Sunday, February 22, 2009

Fine Lines

I think the thing I have grown to hate the most about the bar is the fine line distinctions we are supposed to draw on the MBE portion of the exam. For example, I know criminal law like the back of my hand. I can easily recall the difference between the elements of involuntary manslaughter based on a negligence standard and depraved heart murder which is based on a wanton or willful conduct standard. It is aggravating that, rather than testing me on this, they use subjective fine line distinctions to trick you.

For example, how would you classify a husband's conduct who left his wife as she went into insulin shock, solely so he could attend a playoff basketball game? Is this negligent conduct, or wanton and willful conduct if the facts say that he knew she would go into a coma in a matter of hours? In truth, I think you could effectively argue this either way. I personally went with wanton and willful conduct, but the authors of my textbook disagreed and characterized this as mere negligence without further review. Never mind that the facts went on to say the game went into three overtimes and by the time he returned, she had died.
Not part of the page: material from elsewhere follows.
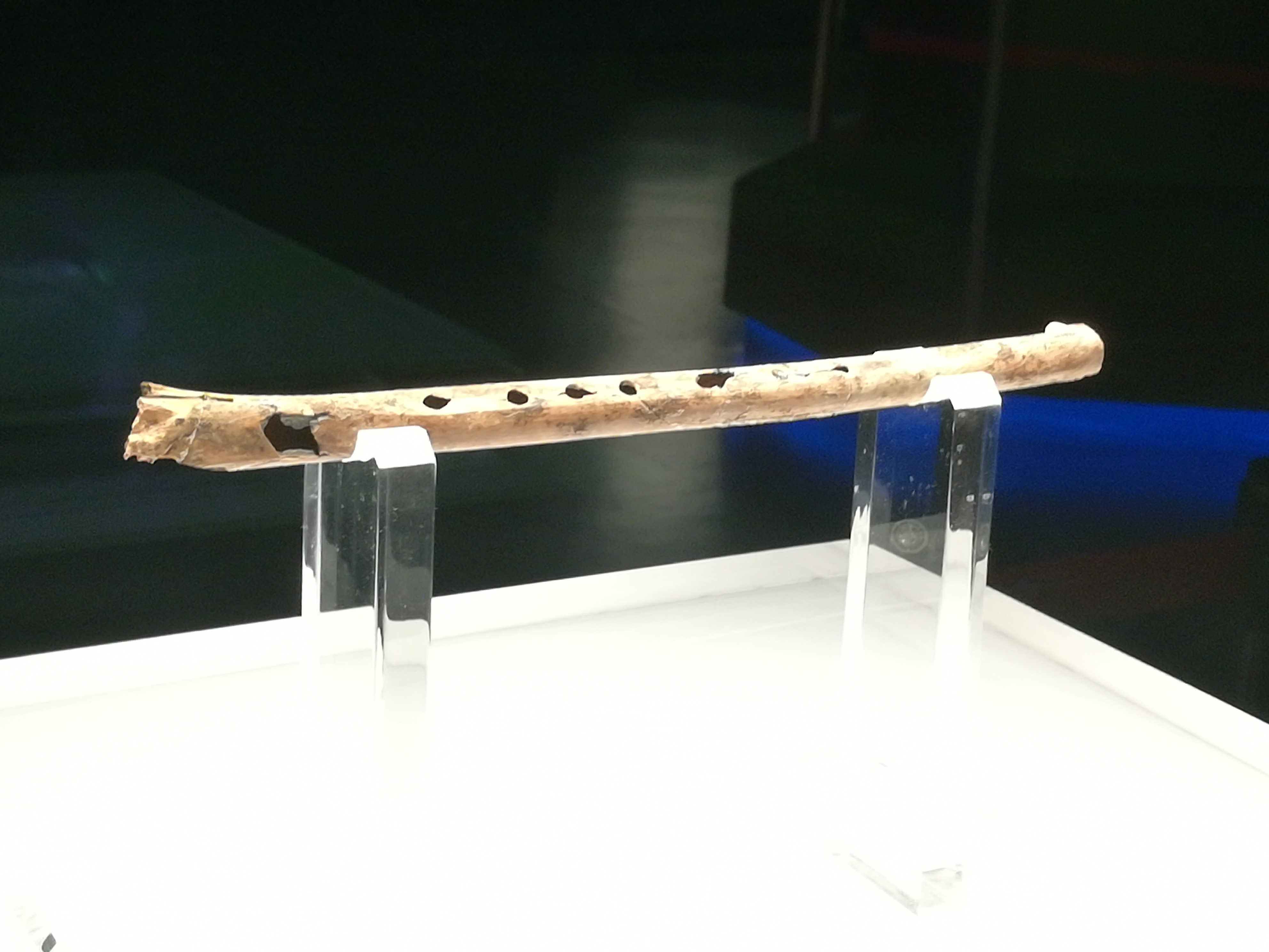 中文（中国大陆）: 从贾湖遗址出土的骨笛，藏于漯河市博物馆

Take another of my favorite fine line tests. Arson is the burning of the dwelling place of another with malice. Forget for a second the elements of malice and just assume that this element is present in this question. If I told you a guy set fire to the curtains of another's dwelling place and that the fire spread to and charred the walls and ceilings, would you say that an arson had taken place? What if under the same facts as above, I said that the walls and ceilings had been seared instead? What if they had been scorched? The correct answer is that under the charred facts, an arson is said to have taken place, but not under the seared or scorched facts. Problem is, they will try to trick you and say the curtains or carpet were charred, but hold on a second, that's not an arson. The charring must happen on the walls or ceiling for arson to exist, but mere searing or scorching of the walls is not enough.

My point is, give me five minutes and a captive audience, and I can pretty much guarantee you that I can make a compelling argument that goes either way. This is essentially what lawyers do. The fact that one can be wrong simply for choosing the wrong adjective, or misapplying what is essentially a subjective test, seems silly to me.